Things to watch out for:

• This dereferencing will work with `mov` instructions, but these aren't the only instructions that access memory (consider `pop` and `lodsb` for starters). Some of these other instructions will modify the pointer register, and we need to also handle incrementing/decrementing this and make sure we have some way of handling this
• If we alter the register that we're dereferencing we need to find a way to handle this too.
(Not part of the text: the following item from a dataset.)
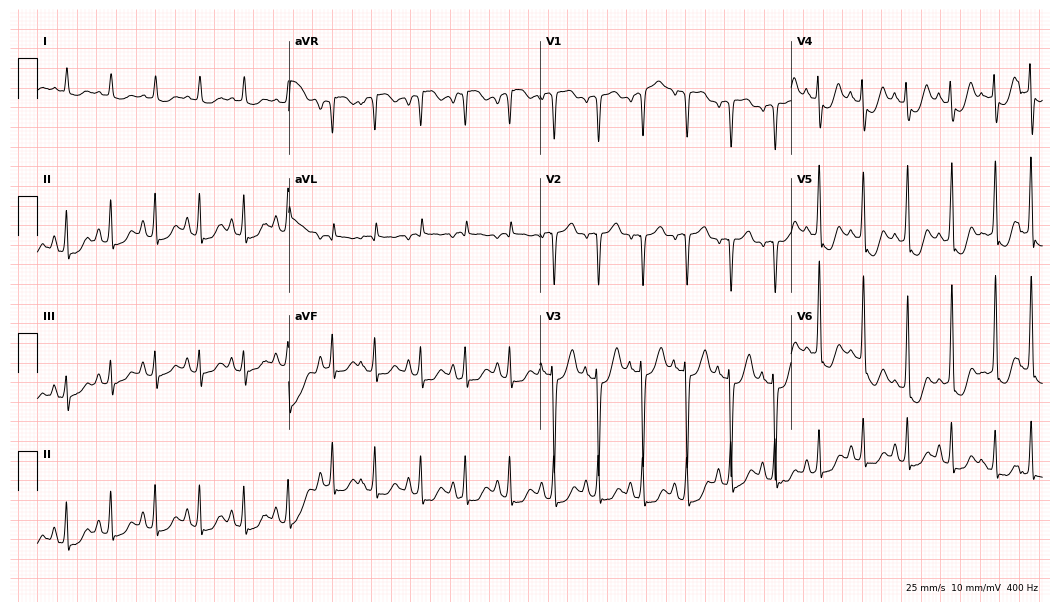
Electrocardiogram (10.2-second recording at 400 Hz), a 76-year-old woman. Interpretation includes sinus tachycardia (a sinus rate of 100 beats per minute or more).

Let's consider some code like this:

``````mov eax, [esp]
mov edx, [eax]
mov eax, [edx+8]
mov eax, [eax]
mov ebx, [eax+4]
mov ecx, [eax-4]
ret
``````

We get this for output:

``````\$ python3 tritonbasic2.py
Emulating 0x401000: mov eax, dword ptr [esp]
Emulating 0x401003: mov edx, dword ptr [eax]
Emulating 0x401005: mov eax, dword ptr [edx + 8]
Emulating 0x401008: mov eax, dword ptr [eax]
Emulating 0x40100a: mov ebx, dword ptr [eax + 4]
Emulating 0x40100d: mov ecx, dword ptr [eax - 4]
Emulating 0x401010: ret
Instructions executed: 7
Expression tree:
{6: ref_6 = ((esp)),
12: ref_12 = ((((esp)))),
15: ref_15 = (((((esp))))),
18: ref_18 = (((((esp))))),
19: ref_19 = ((((0x0) << 8 | 0x0) << 8 | 0x0) << 8 | 0x0) # Program Counter - 0x401010: ret,
21: ref_21 = (esp)}
Final state of eax:
((((esp))))
Final state of ebp:
0x0
Final state of esp:
(esp)
``````

Clearly this is wrong... so we need to add a little more smarts to our lookup code. The big thing is that we look at `instruction.getReadRegisters()` and this doesn't get us the offset, so we need to find a `MemoryAccess` object instead. Let's try this on for size:

``````        if instruction.isMemoryRead():
written_register, write_register_ast_node = instruction.getWrittenRegisters()
expression_ast = expression.getAst()
#import pdb
#pdb.set_trace()
if expression_ast.getType() == AST_NODE.VARIABLE:
variable = expression_ast.getSymbolicVariable()
alias = variable.getAlias()
displacement = memory_access.getDisplacement().getValue()
newalias = "(%s)[0x%x]" % (alias, displacement)
#newalias = "(%s)" % alias
Triton.symbolizeRegister(written_register, newalias)
elif expression_ast.getType() == AST_NODE.CONCAT:
import pdb
pdb.set_trace()
pass
else:
import pdb
pdb.set_trace()
raise Exception("Unexpected ast node")
``````

And the output:

``````\$ python3 tritonbasic2.py
Emulating 0x401000: mov eax, dword ptr [esp]
Emulating 0x401003: mov edx, dword ptr [eax]
Emulating 0x401005: mov eax, dword ptr [edx + 8]
Emulating 0x401008: mov eax, dword ptr [eax]
Emulating 0x40100a: mov ebx, dword ptr [eax + 4]
Emulating 0x40100d: mov ecx, dword ptr [eax - 4]
Emulating 0x401010: ret
Instructions executed: 7
Expression tree:
{6: ref_6 = ((esp)[0x0])[0x0],
12: ref_12 = ((((esp)[0x0])[0x0])[0x8])[0x0],
15: ref_15 = (((((esp)[0x0])[0x0])[0x8])[0x0])[0x4],
18: ref_18 = (((((esp)[0x0])[0x0])[0x8])[0x0])[0xfffffffc],
19: ref_19 = ((((0x0) << 8 | 0x0) << 8 | 0x0) << 8 | 0x0) # Program Counter - 0x401010: ret,
21: ref_21 = (esp)[0x0]}
Final state of eax:
((((esp)[0x0])[0x0])[0x8])[0x0]
Final state of ebx:
(((((esp)[0x0])[0x0])[0x8])[0x0])[0x4]
Final state of ecx:
(((((esp)[0x0])[0x0])[0x8])[0x0])[0xfffffffc]
Final state of ebp:
0x0
Final state of esp:
(esp)[0x0]
``````

So this looks to handle nested memory reads, including indices. There's a little more to handle though, as I mentioned this still doesn't handle pop/lodsb style instructions, nor the more complicated `mov eax, [ebx*4+ecx+12]`, but you can see how the pattern works.

I hope this was useful, have fun hacking!